Type I diabetes is caused by a shortage of insulin production from cells in the pancreas. Type II diabetes is the result mainly of resistance or insensitivity of cells to insulin activity. One of the approaches to treating type II diabetes is to find a new chemical that will serve as a viable alternative to insulin and thus will not be affected by problems of insulin resistance. Weizmann Institute scientists have recently made significant progress in this area, which may one day lead to the development of a treatment that will considerably improve the quality of life of those suffering from type II diabetes.
Some two decades ago, Prof. Yoram Shechter of the Institute's Biological Chemistry Department was one of the first scientists to discover that vanadium, a metallic trace element, mimics most of the metabolic effects of insulin in tissue studies. When given to diabetic rodents, vanadium corrects many metabolic defects associated with diabetes, in which insulin is lacking or is not functioning properly.

Since that discovery, scientists at the Institute and elsewhere have conducted intensive studies aimed at utilizing vanadium in the treatment of diabetes, as an artificial substitute for insulin. Such treatment would have two major advantages. First, unlike insulin, which needs to be injected into the bloodstream, vanadium can be given in the form of pills. Second, on the molecular level, vanadium's mechanism of action is largely different from that of insulin. This makes vanadium particularly valuable in the treatment of cases in which insulin is ineffective.

The use of vanadium as a substitute for insulin, however, has been stymied until now by the fact that vanadium, like many other metal ions, is toxic in the high concentrations that must be used to make it effective. The goal of vanadium-related research in diabetes has been to develop vanadium-based compounds that are less toxic and, if possible, have greater antidiabetic potency than vanadium itself.
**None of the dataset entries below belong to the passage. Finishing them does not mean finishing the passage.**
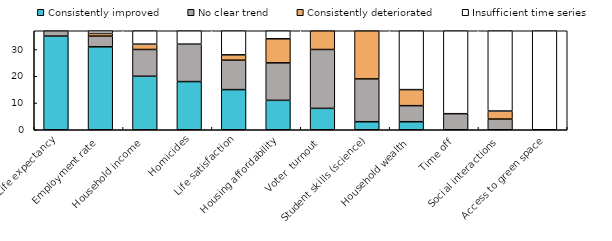
| Category | Consistently improved | No clear trend | Consistently deteriorated | Insufficient time series |
|---|---|---|---|---|
| Life expectancy | 35 | 2 | 0 | 0 |
| Employment rate | 31 | 4 | 1 | 1 |
| Household income | 20 | 10 | 2 | 5 |
| Homicides | 18 | 14 | 0 | 5 |
| Life satisfaction | 15 | 11 | 2 | 9 |
| Housing affordability | 11 | 14 | 9 | 3 |
| Voter  turnout | 8 | 22 | 7 | 0 |
| Student skills (science) | 3 | 16 | 18 | 0 |
| Household wealth | 3 | 6 | 6 | 22 |
| Time off | 0 | 6 | 0 | 31 |
| Social interactions | 0 | 4 | 3 | 30 |
| Access to green space | 0 | 0 | 0 | 37 |

Now, a team of Institute scientists including Shechter, Prof. Mati Fridkin of the Organic Chemistry Department and graduate student Itzhak Goldwaser has managed to achieve just that. After checking hundreds of chemicals, they have found one family of amino acid analogues that, when forming a complex with vanadium, are three to four times more effective than vanadium alone in mimicking the effects of insulin.
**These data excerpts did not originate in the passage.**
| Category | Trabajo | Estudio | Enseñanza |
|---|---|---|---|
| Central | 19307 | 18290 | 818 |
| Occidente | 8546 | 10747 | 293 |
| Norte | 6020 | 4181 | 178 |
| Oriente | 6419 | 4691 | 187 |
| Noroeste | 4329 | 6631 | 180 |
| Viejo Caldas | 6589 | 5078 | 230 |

In a study reported in the current issue of the Journal of Biological Chemistry, the Institute scientists showed that the new compounds - patented through Yeda Research and Development Co. Ltd., which deals with the commercialization of the Institute's research - are effective in regulating glucose levels in diabetic laboratory animals while given in small amounts. These substances are being developed for clinical use by a start-up company, LAPID Pharmaceuticals Ltd., created recently by Pamot Venture Capital Fund and Yeda. Further animal studies must be conducted to show whether the compounds are appropriate for application in humans.
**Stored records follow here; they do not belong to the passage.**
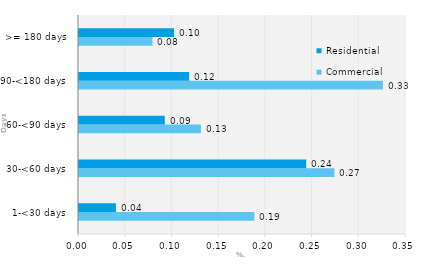
| Category | Commercial | Residential |
|---|---|---|
| 1-<30 days | 0.188 | 0.039 |
| 30-<60 days | 0.273 | 0.243 |
| 60-<90 days | 0.13 | 0.092 |
| 90-<180 days | 0.325 | 0.118 |
| >= 180 days | 0.079 | 0.102 |

Prof. Shechter holds the Charles H. Hollenberg Chair of Diabetes and Metabolic Research, and Prof. Fridkin, the Lester B. Pearson Chair of Protein Research.

The Weizmann Institute of Science, in Rehovot, Israel, is one of the world's foremost centers of scientific research and graduate study. Its 2,500 scientists, students, technicians, and engineers pursue basic research in the quest for knowledge and the enhancement of humanity. New ways of fighting disease and hunger, protecting the environment, and harnessing alternative sources of energy are high priorities at Weizmann.